Объяснение звучало неубедительно. Марк знал: д'Амико не испугался бы признаться в своем гомосексуализме родителям. Наоборот, он никогда не упускал возможности позлить их. Кроме того, он был уверен; швабра во рту предназначалась именно и «лично» им. Но тогда в чем причина самоубийства? Единственное объяснение, которое смог найти Марк — и это было очень похоже на д'Амико, — состояло в том, что никакого объяснения не существовало. Очередной нелепый поступок. Последнее бессмысленное действие.
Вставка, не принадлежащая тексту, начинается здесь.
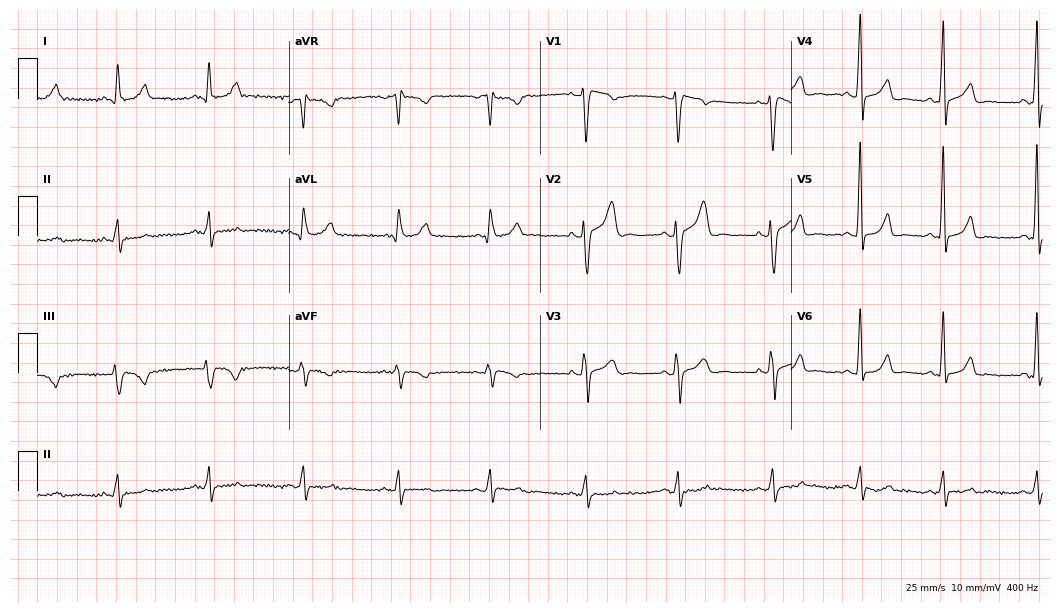
ECG (10.2-second recording at 400 Hz) — a male patient, 32 years old. Screened for six findings — first-degree AV block, right bundle branch block (RBBB), left bundle branch block (LBBB), sinus bradycardia, atrial fibrillation (AF), sinus tachycardia — none is recorded. Other findings, if any, are not listed.
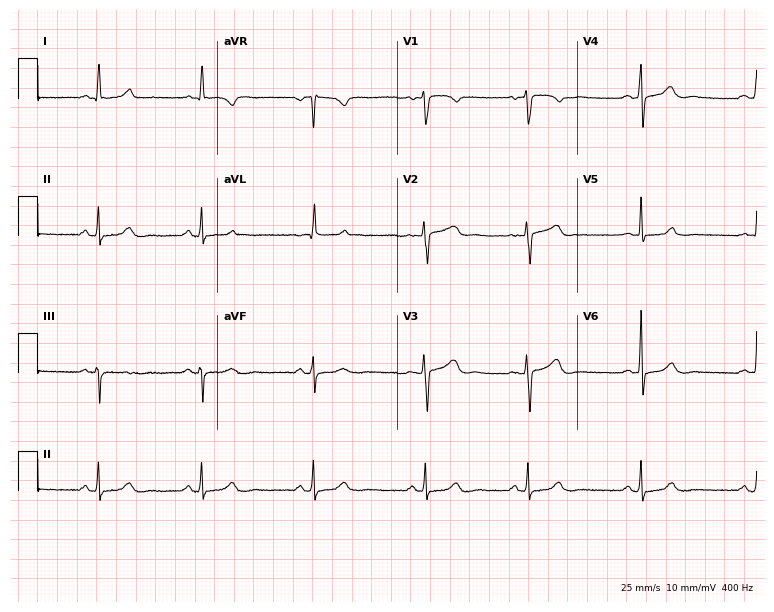
12-lead ECG (7.3-second recording at 400 Hz) from a female patient, 39 years old. Screened for six findings — first-degree AV block, right bundle branch block, left bundle branch block, sinus bradycardia, atrial fibrillation, sinus tachycardia — none is recorded.

Вскрытие пришло к выводу, что д'Амико, сидевший на унитазе, потерял сознание от кровопотери. Он соскользнул на пол и разбил голову о фаянсовый край. Кровотечение остановилось. Значит, крови было не так много, как в повторявшемся кошмаре Марка. На самом деле он ничего об этом не помнил. Обнаружив тело друга, Марк потерял сознание. Он очнулся спустя неделю, без малейших воспоминаний. Он не помнил ни самой сцены, ни даже несколько предшествовавших ей часов. Так началась преследовавшая его «ретроградная» амнезия. Он был уверен в том, что разговаривал с д'Амико перед уроками. Что они сказали друг другу? Мог ли Марк предвидеть — предотвратить — это самоубийство? Хуже того: не сказал ли он то злополучное слово, которое подтолкнуло музыканта к этому поступку?